## Dataset excerpts
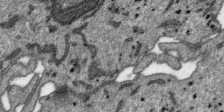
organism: Human
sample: Lung epithelial cells, uninfected (mock) control
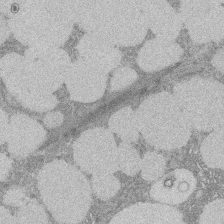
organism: Rat
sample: Salivary granule
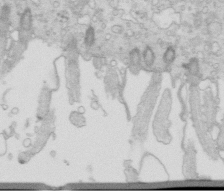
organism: Mouse
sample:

## Directions for this task
Pictures are not part of the copy. Please reproduce the material word for word.

## Answer below
organism: Human
sample: Lung epithelial cells, uninfected (mock) control
organism: Rat
sample: Salivary granule
organism: Mouse
sample:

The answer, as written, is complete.